2. Adventsonntag - Lesejahr A, 8. Dezember 2013. Wort zum Sonntag von Sr. Emmanuela Reichl.

Kehrt um! – das heißt im Sinne Jesu: Denkt und lebt über das hinaus, was ihr früher gedacht und gelebt habt! Kehrt um! – Denkt größer von Gott, noch größer als jemals zuvor; das heißt: größer denken auch von sich selbst und vom Mitmenschen, größer denken vom Leben und vom Dasein überhaupt. Und aus diesem „größeren Denken und Sinnen“ her größer leben. 

Evangelium
Matthäus  3,1–12

In jenen Tagen trat Johannes der Täufer auf und verkündete in der Wüste von Judäa: Kehrt um! Denn das Himmelreich ist nahe.
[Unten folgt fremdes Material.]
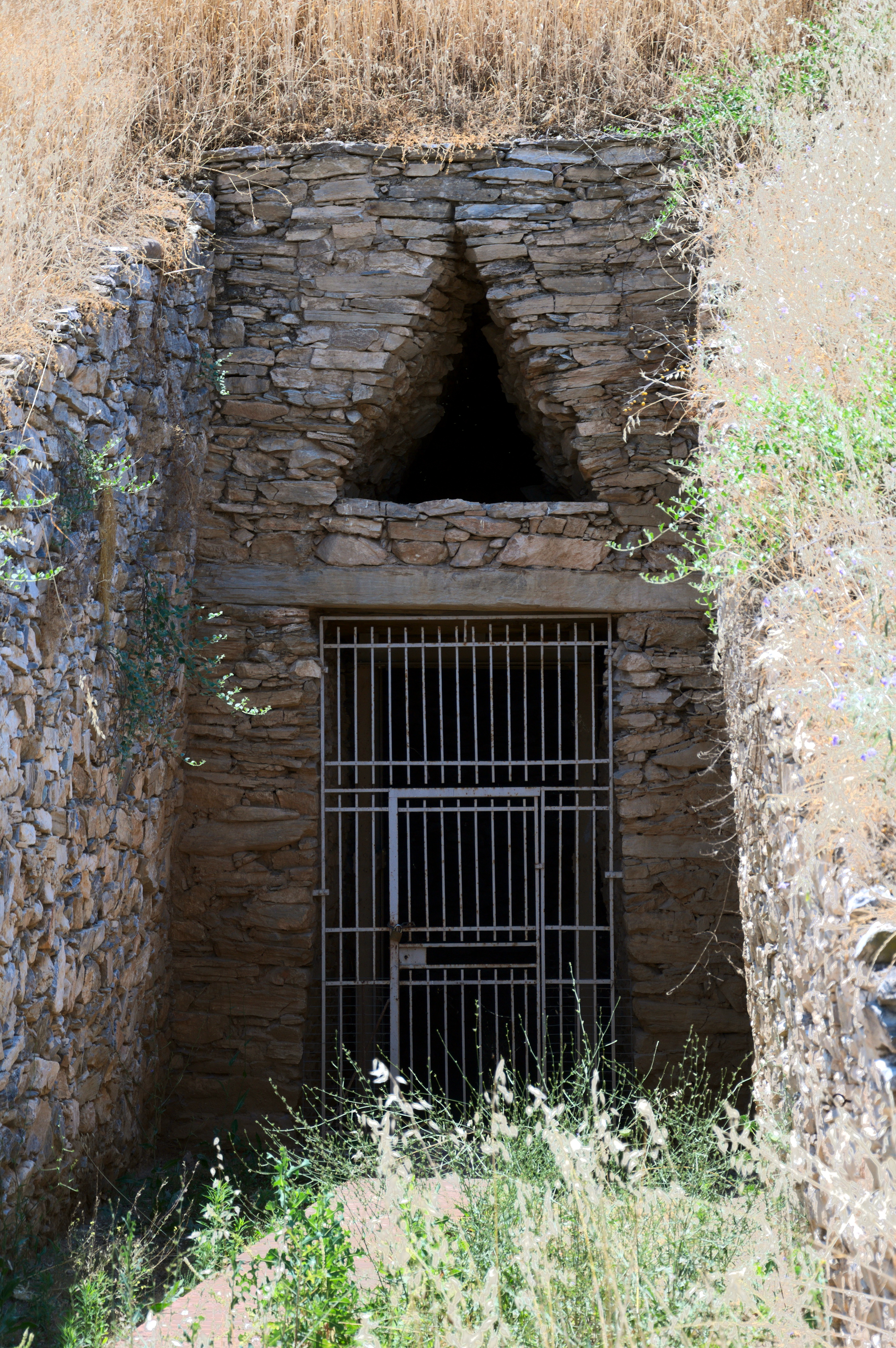 Θολωτός τάφος Λαμιόσπιτο Διμηνίου«Θολωτός τάφος Λαμιόσπιτο Διμηνίου»

Er war es, von dem der Prophet Jesaja gesagt hat: Eine Stimme ruft in der Wüste: Bereitet dem Herrn den Weg! Ebnet ihm die Straßen! Johannes trug ein Gewand aus Kamelhaaren und einen ledernen Gürtel um seine Hüften; Heuschrecken und wilder Honig waren seine Nahrung. Die Leute von Jerusalem und ganz Judäa und aus der ganzen Jordangegend zogen zu ihm hinaus; sie bekannten ihre Sünden und ließen sich im Jordan von ihm taufen.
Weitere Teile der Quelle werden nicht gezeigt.